I hope in the near future we will be left with only (mostly) the first two categories.

EDIT: Also with how PipeWire develops it's just a question of time until all kind of multimedia/audio/streaming/screen sharing applications will just work much more smoothly on Wayland with much less work required from developers of applications using/managing it.


I suppose I am too stupid to realize that because I take screenshots and record the desktop just fine.


What WM and screenshot tool are you using?

I'm using Plasma on Wayland and there doesn't seem to be any screenshot tool that works properly.

Grim only works on Sway. Flameshot's GUI mode doesn't recognize the secondary screen. Spectacle fails to copy the screenshot to clipboard when running in background mode. KSnip doesn't have a region select mode. Shutter only works in X.

Out of Spectacle and Flameshot, Spectacle is more responsive and works across both screens. I'm thinking I can work around the clipboard issue by having it save to a temporary file, and use `inotifywait` to monitor that file and copy to clipboard with `wl-copy`. I wish I wouldn't have to use such workarounds though.


If anyone else finds themselves in my situation re: Spectacle, I put together this script which may or may not work (I've only tested it by dry-running it so far): https://github.com/Sharparam/dotfiles/blob/master/bin/sharps...

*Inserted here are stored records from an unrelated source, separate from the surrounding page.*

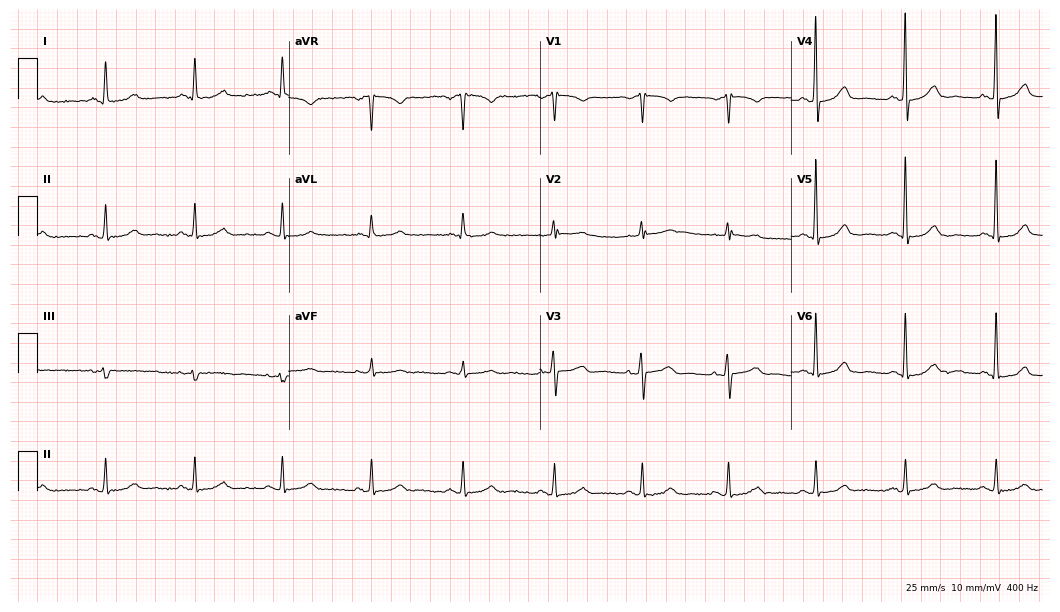
Standard 12-lead ECG recorded from a 73-year-old woman (10.2-second recording at 400 Hz). Read as a normal ECG.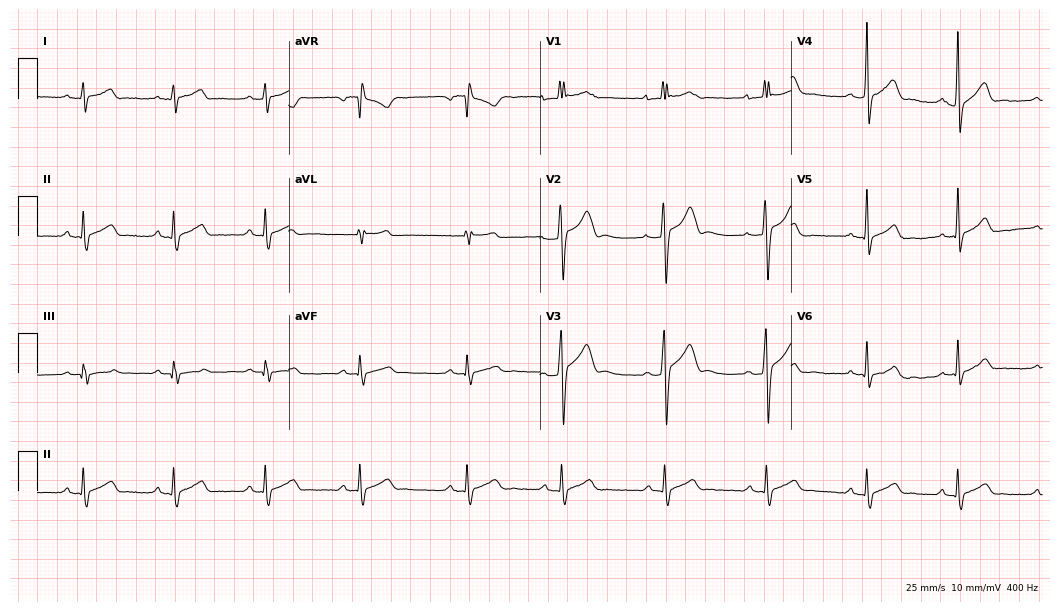
Resting 12-lead electrocardiogram. Patient: a 19-year-old man. Read as a normal ECG.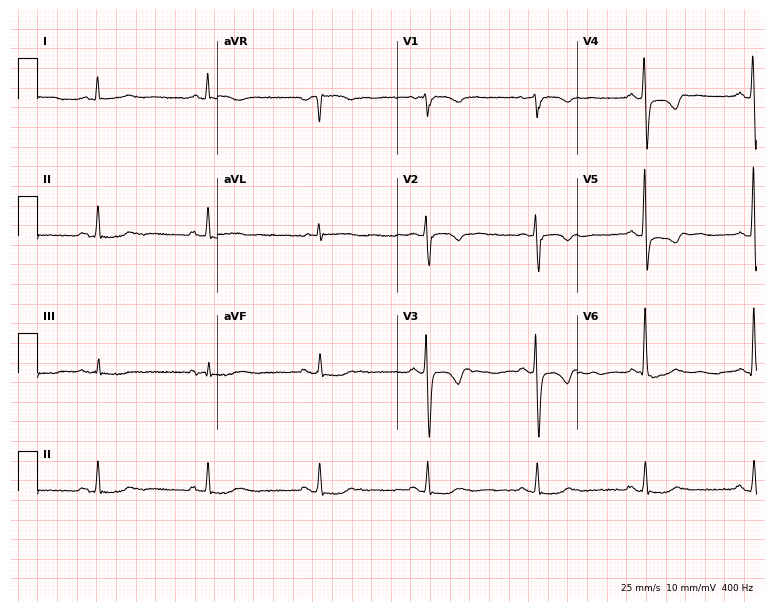
Resting 12-lead electrocardiogram. Patient: a man, 63 years old. None of these six findings is recorded: first-degree AV block, right bundle branch block, left bundle branch block, sinus bradycardia, atrial fibrillation, sinus tachycardia. Only these six findings were labelled.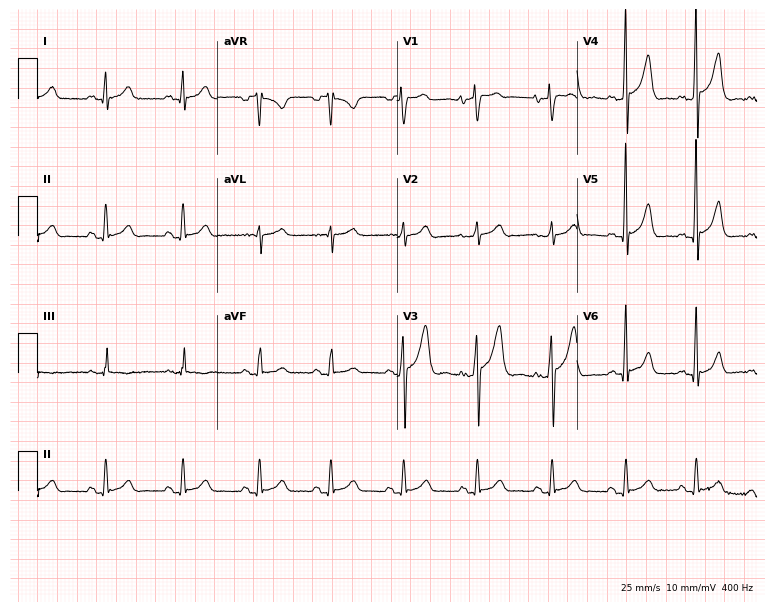
ECG — a male patient, 32 years old. Labelled as a normal ECG.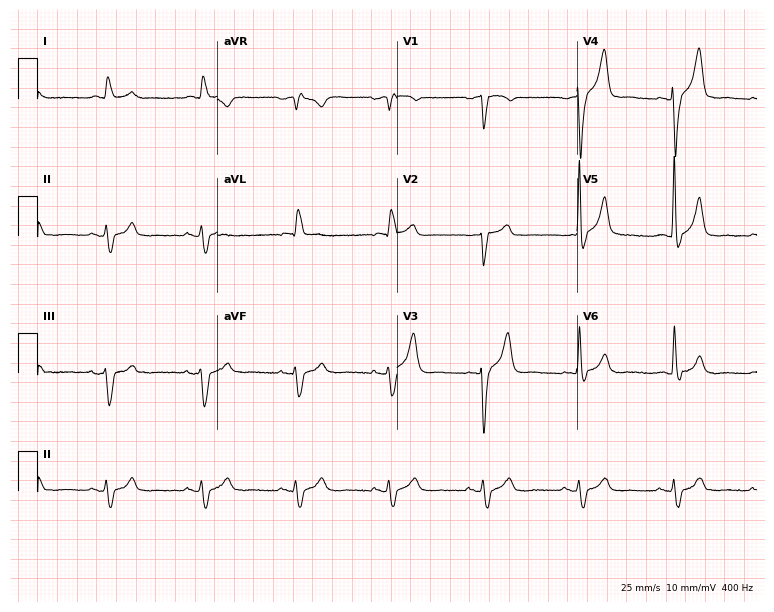
Standard 12-lead ECG recorded from a male patient, 83 years old. None of these six findings is recorded: first-degree AV block, right bundle branch block, left bundle branch block, sinus bradycardia, atrial fibrillation, sinus tachycardia. Other findings, if any, are not listed.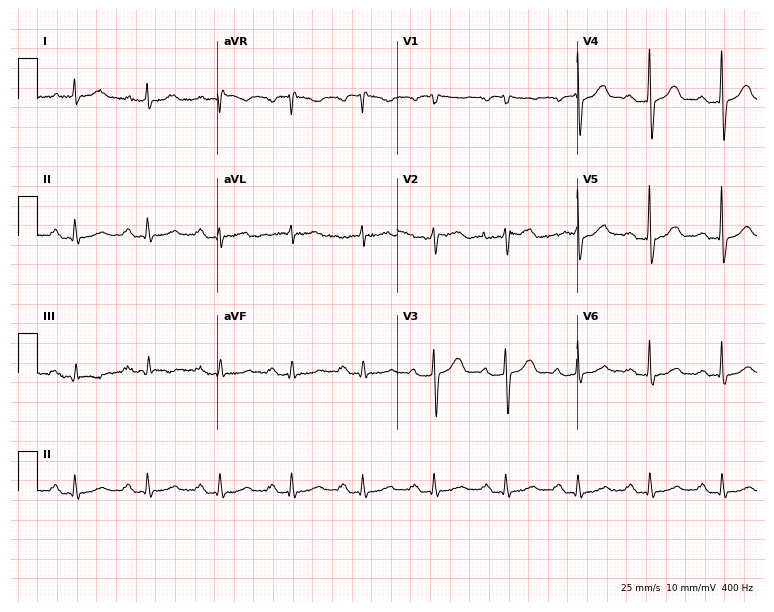
Resting 12-lead electrocardiogram. Patient: a man, 83 years old. None of these six findings is recorded: first-degree AV block, right bundle branch block (RBBB), left bundle branch block (LBBB), sinus bradycardia, atrial fibrillation (AF), sinus tachycardia. Findings outside these six are not listed.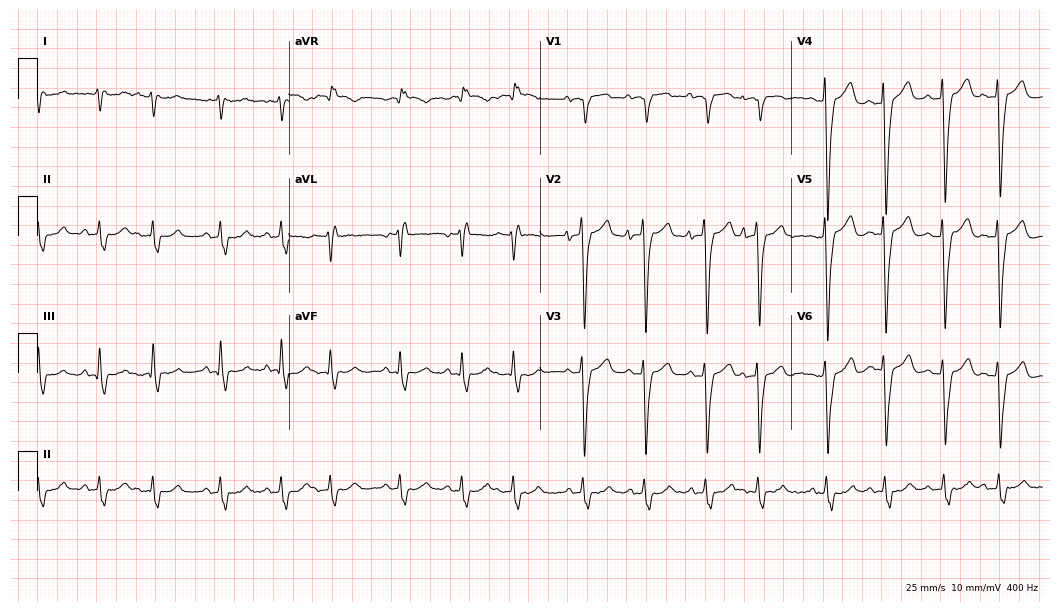
12-lead ECG from a 78-year-old female patient. No first-degree AV block, right bundle branch block, left bundle branch block, sinus bradycardia, atrial fibrillation or sinus tachycardia recorded for this tracing.

Specifically, I record the browser window or the terminal window to demonstrate bugs and accomplished tasks for projects. (I don't have to, but it feels like a nice jest and documents things clearly)

Do you know of a program which does that on wayland with hw acceleration? I admit I couldn't do it a few months ago and haven't tried since.


Kooha has replaced Peek for me as a screen recorder on Wayland. OBS also works, but it's not exactly designed for quick and easy screen recording.


OBS Studio via PipeWire.


That is a good alternative. Yes I could set up a scene in OBS.

Or maybe I could fallback to x where things work.